━━━━━ Records provided ━━━━━

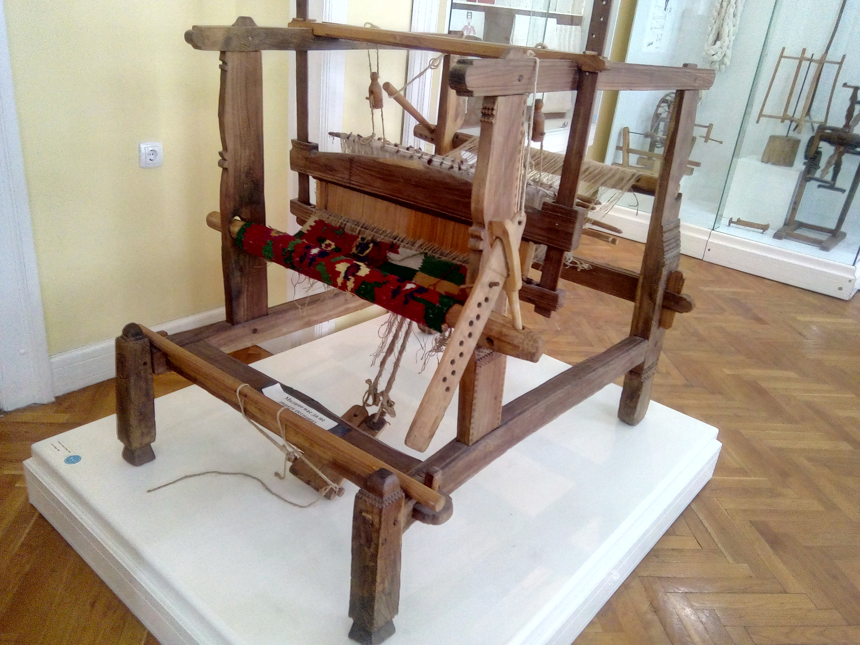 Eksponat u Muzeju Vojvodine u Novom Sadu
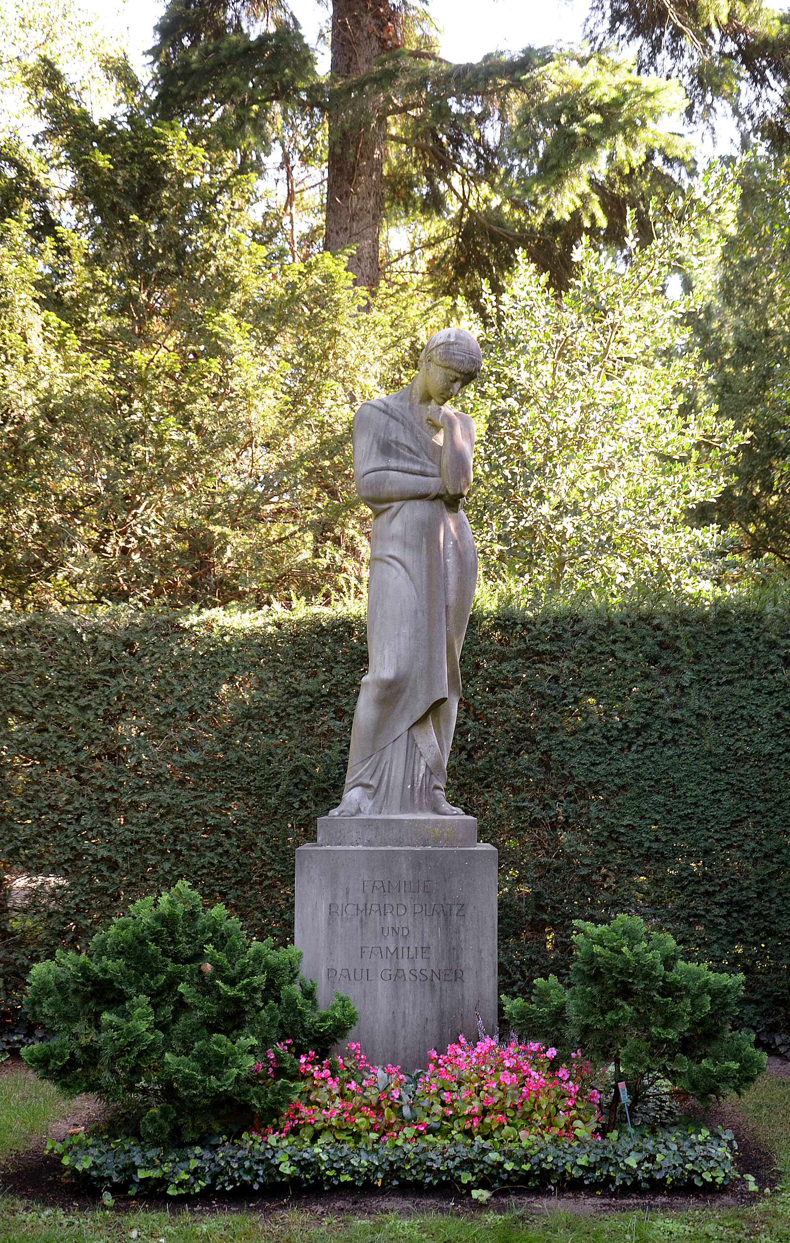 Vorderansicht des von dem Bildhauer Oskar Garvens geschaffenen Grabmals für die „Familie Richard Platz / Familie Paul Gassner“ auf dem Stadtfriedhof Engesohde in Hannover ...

━━━━━
━━━━━ Records provided ━━━━━

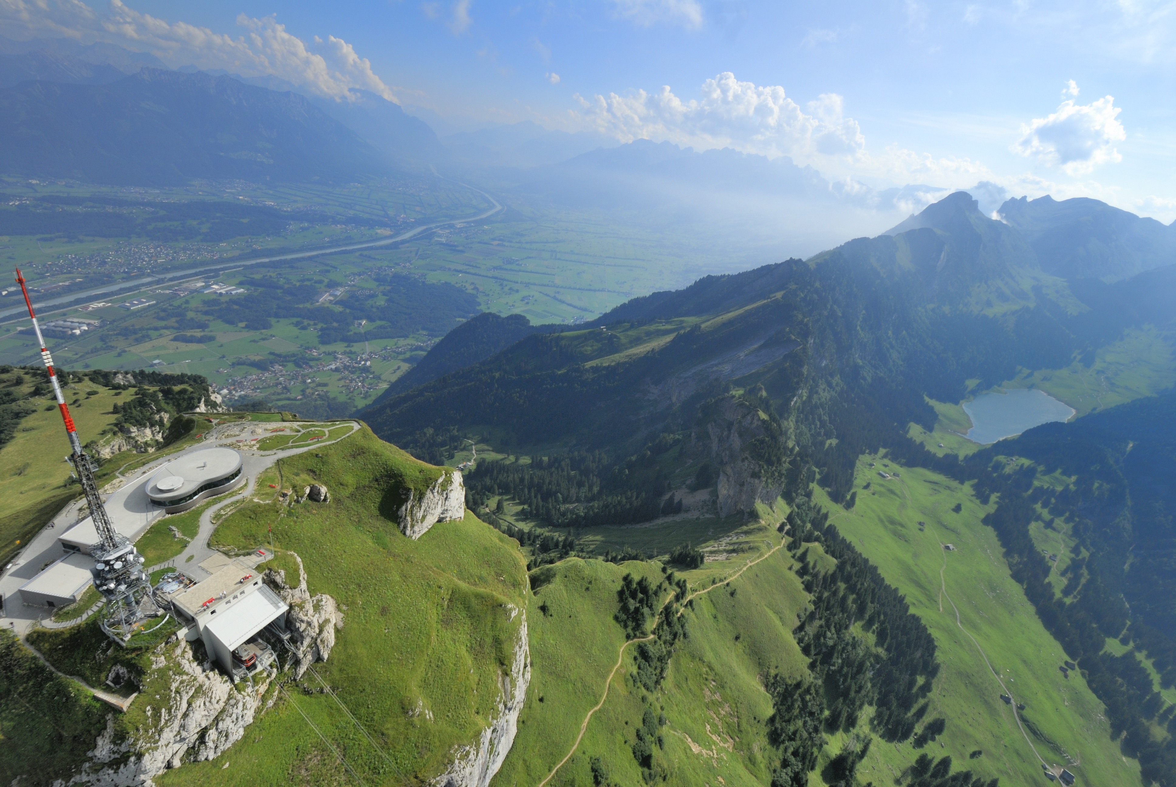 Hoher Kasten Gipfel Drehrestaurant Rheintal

━━━━━

Work to complete.
Within the material above, only the stretch from the line holding "Eksponat u Muzeju Vojvodine u Novom Sadu" through the line holding "Vorderansicht des von" is to be restated exactly. Pictures are dropped.

Solution.
 Eksponat u Muzeju Vojvodine u Novom Sadu
 Vorderansicht des von dem Bildhauer Oskar Garvens geschaffenen Grabmals für die „Familie Richard Platz / Familie Paul Gassner“ auf dem Stadtfriedhof Engesohde in Hannover ...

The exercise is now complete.